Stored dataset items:
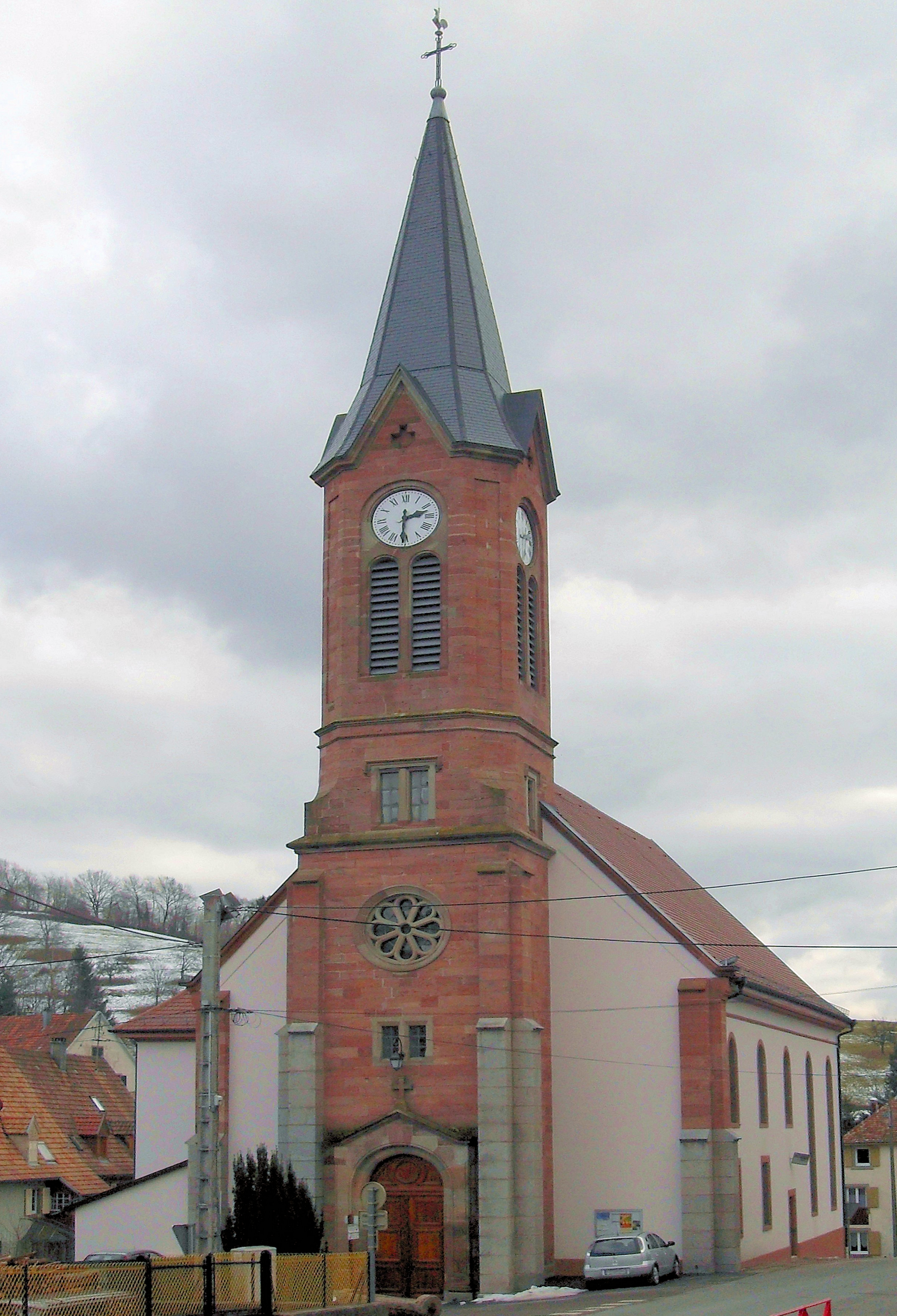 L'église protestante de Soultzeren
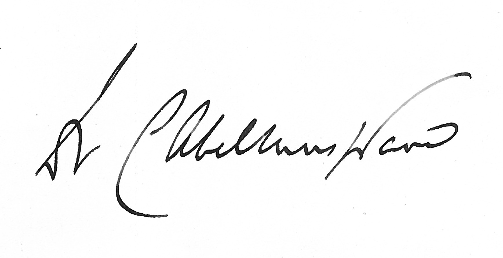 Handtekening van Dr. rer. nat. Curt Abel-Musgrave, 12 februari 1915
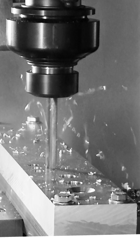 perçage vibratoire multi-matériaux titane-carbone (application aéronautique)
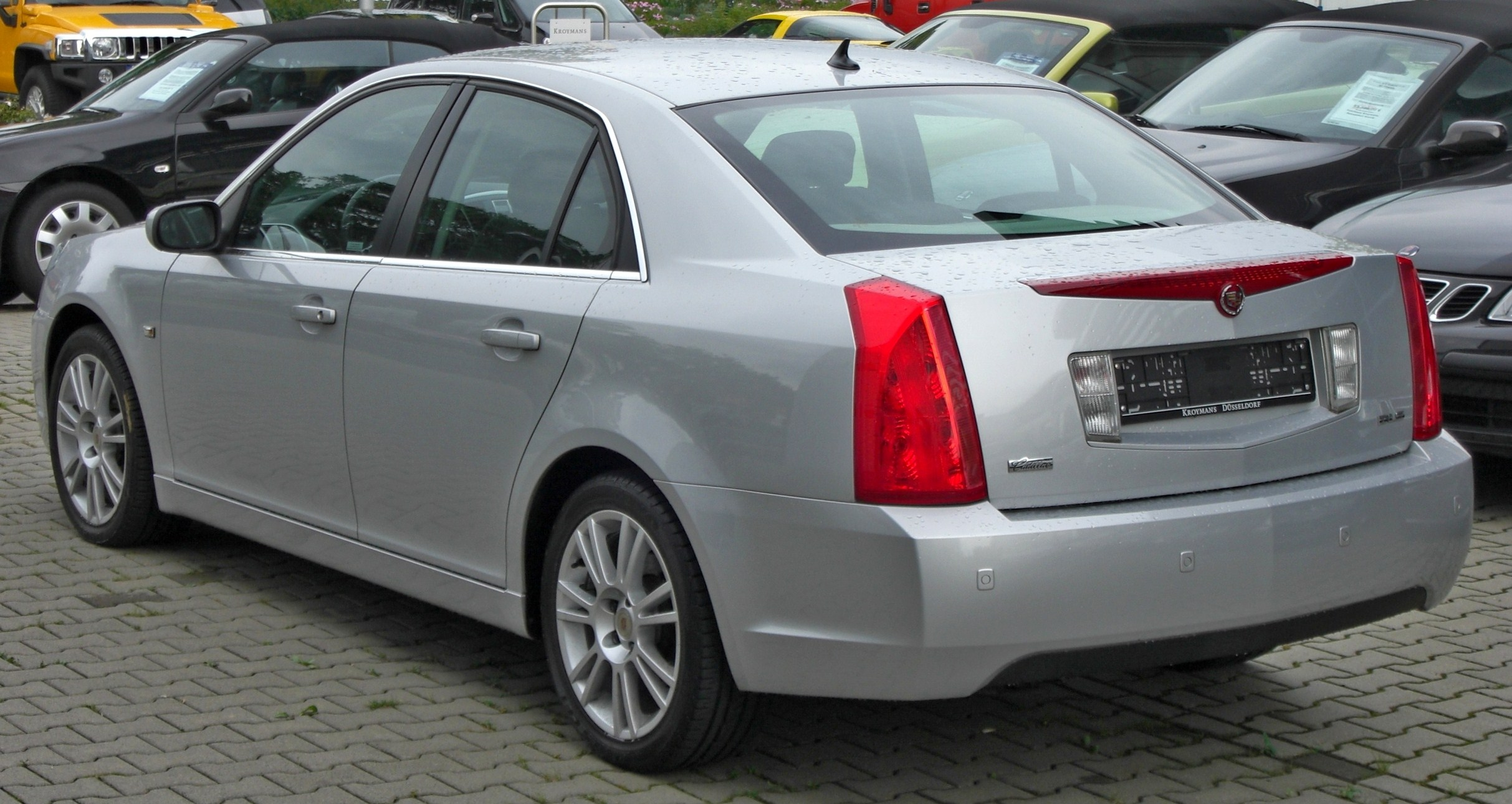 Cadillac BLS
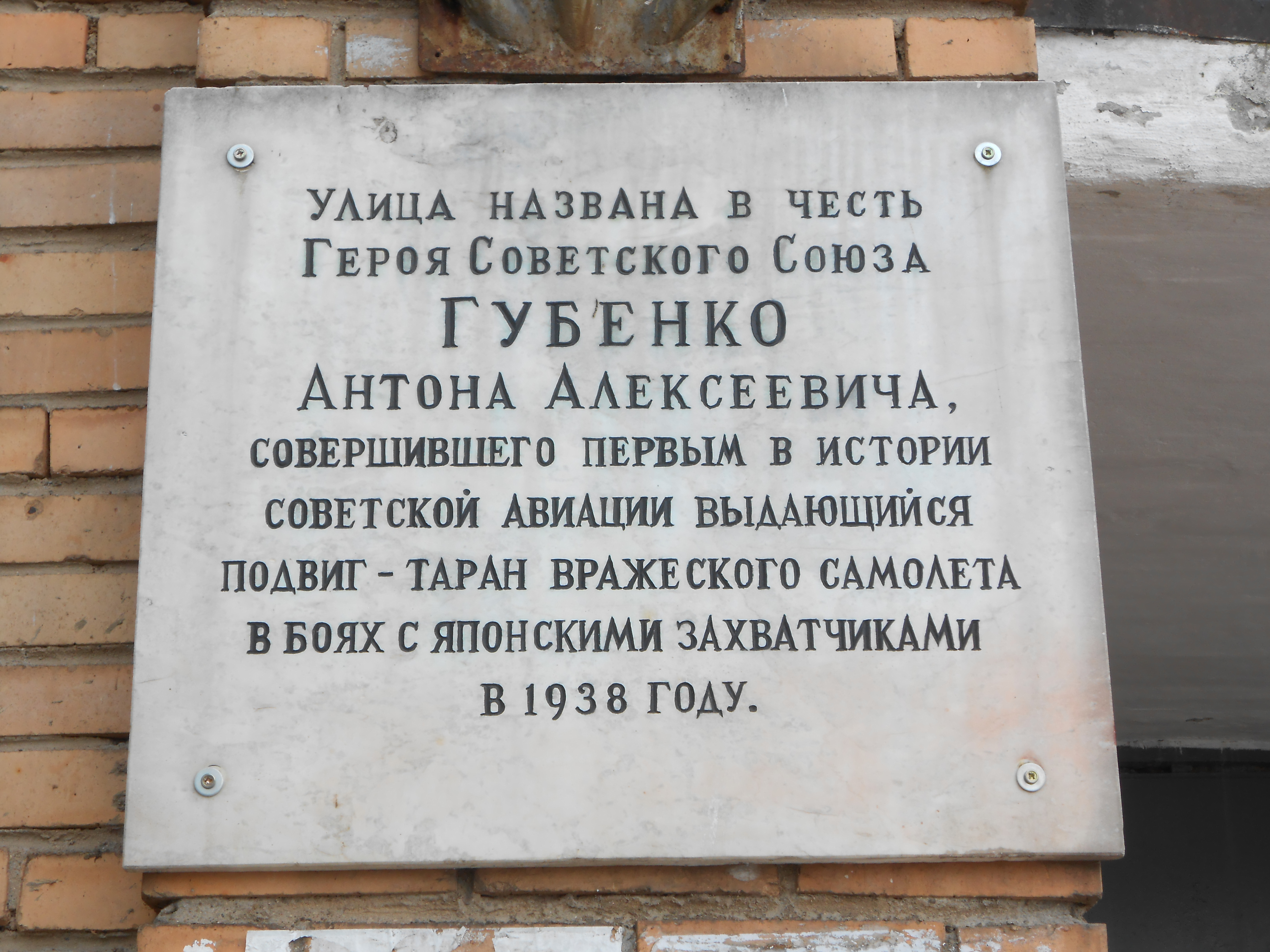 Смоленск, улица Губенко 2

Task — Write every line of the data out again exactly, leaving out all images.

Reply to the exercise —
 L'église protestante de Soultzeren
 Handtekening van Dr. rer. nat. Curt Abel-Musgrave, 12 februari 1915
 perçage vibratoire multi-matériaux titane-carbone (application aéronautique)
 Cadillac BLS
 Смоленск, улица Губенко 2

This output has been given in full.